From: Jayson Anderson (sonick_at_sonick.com)
Date: 08/27/05

  • Next message: Tillmann Werner: "strange icmp echo request"
    To: incidents@securityfocus.com, Harlan Carvey <keydet89@yahoo.com>
    Date: Sat, 27 Aug 2005 09:12:38 -0700
    
    

    Greetings Harlan,

    I apologize for not getting back to you sooner. Left early and went
    camping in Sedona, had to get away for a bit ;)

    When I made the comment in regards to checking for potential
    punch-through incidents in the ip filters and firewalls between the host
    in question and the world, I'm referring to not just the host itself,
    but any network device in the path that may have information on the
    incident; some of it direct such as an IDS spotting an atypical
    packet(s), some of it indirect such as a UNIX kernel or application
    message buried in a *.debug logfile. Someone mentioned netflow, that is
    an outstanding suggestion as well that i hadn't even considered as i've
    not needed to yet, but have added that to my own docs as well. Anything
    in the flow or even each and every broadcast domain along any path such
    a frame could have possibly traversed (let your mind free, if it's
    connected L1, it's worth checking). Essentially, and I apologize for
    being vague; but my suggestion is that to play investigator for such an
    incident would be to search not just for network anomalies though that
    is a focal point, but to comb EVERYTHING with potential interrelation
    from L1-L7, on every single device with an extremely liberal timeframe
    within which to check. There would almost always be records suggesting
    enumeration of the network from the outside prior to such a compromise.
    Personally, I like to configure a dumb host with the TX leads snipped
    and statically arped via the other machines and a meticulously
    maintained /etc/hosts file, that just sits there with a huge disk and
    snarfs the absolute highest granularity of [udp] logging facility
    possible from every single net-related device in the DMZ' and the first
    1-2 tiers beyond. In my experience, all the fancy high-dollar reporting
    in the world can't replace a per-pop single logfile upon which you can
    run regex after regex, or even just stare at each and every entry from
    the timeframe in question, until you find that one entry that gives you
    the clue or lead that you need. On hosts that perform edge routing or
    edge services, I turn up the debugging levels as much as possible
    without hurting performance, then direct all of that to the dumb syslog
    box for later perusal.
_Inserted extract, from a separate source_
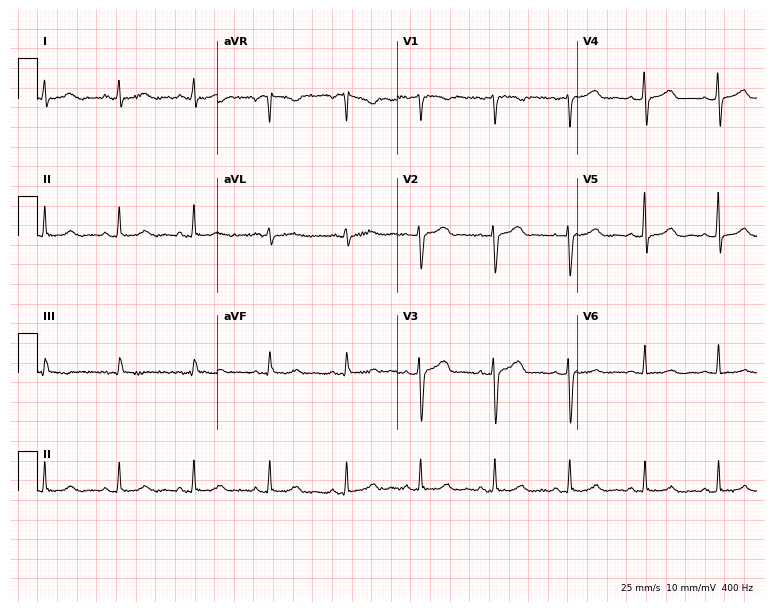
12-lead ECG from a woman, 38 years old (7.3-second recording at 400 Hz). Recorded interpretation: within normal limits.
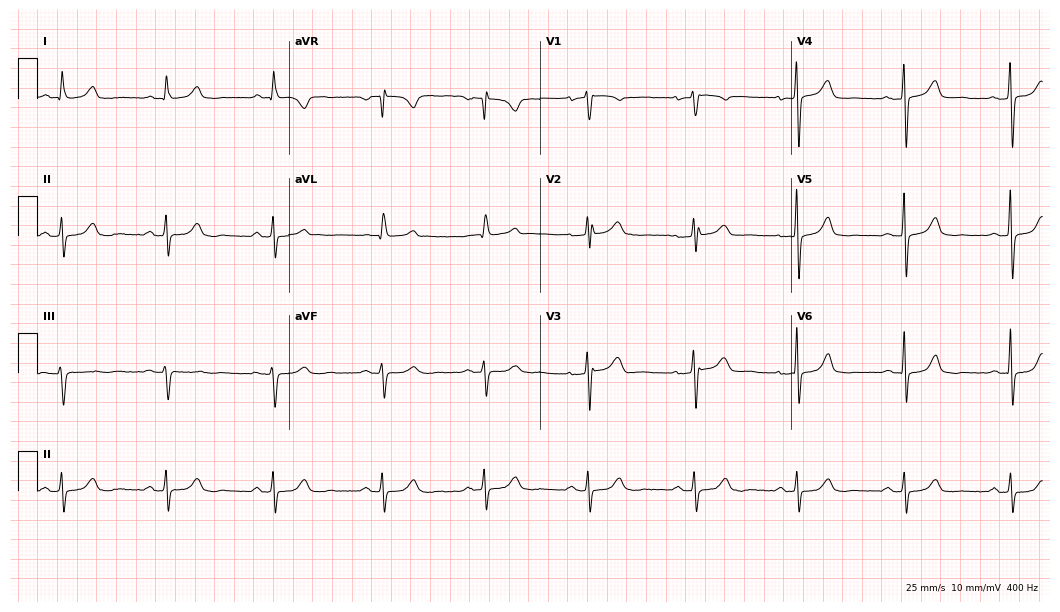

Even raw netflow can go there, everything you can
    think of.........

    So yeah, my suggestion is basically check everything with potential
    clues, L1-L7, bar none with a generous timeframe until it does or
    doesn't flesh out something worth checking. Examples are going to be an
    NDA issue but let me have a route through my prior engagements and see
    what I can come up with (will send off-list..)

    Best Regards,
    Jayson

    -
    On Sat, 2005-08-27 at 02:19 -0700, Harlan Carvey wrote:
    > Jeff,
    >
    > Thanks for the response. However, it doesn't address
    > the comment that Jayson made, re: post-mortem
    > analysis. I'd still really like to know where to
    > look, and what to look for...
    >
    > Thanks.
    >
    > --- Jeff Bryner <jbryner1@yahoo.com> wrote:
    >
    > > <harlan & jayson on where to look for post-mortem
    > > packet traces>
    > >
    > > Lacking full network packet logs, one thing I did
    > > during this one was
    > > look at flow data from our network infrastructure.
    > >
    > > <disclaimer>my flowdata knowledge is
    > > limited</disclaimer>
    > >
    > > This can be misleading, however because internal
    > > flow data will capture
    > > the outgoing attack packets that may get blocked
    > > later by a firewall.
    > > There also doesn't seem to be a one to one
    > > correspondence between the
    > > flow and what the firewall blocked outgoing. (i.e.,
    > > the firewall
    > > records more blocks than the flow data shows ).
    > >
    > > Does someone with more flow-data/flow-tools
    > > experience know why this
    > > may be so?
    > >
    > > Jeff.
    > > P.S. Flow-tools example queries:
    > >
    > http://www.splintered.net/sw/flow-tools/docs/flow-tools-examples.html
    > >
    >
    >
    > ------------------------------------------
    > Harlan Carvey, CISSP
    > "Windows Forensics and Incident Recovery"
    > http://www.windows-ir.com
    > http://windowsir.blogspot.com
    > ------------------------------------------


  • Next message: Tillmann Werner: "strange icmp echo request"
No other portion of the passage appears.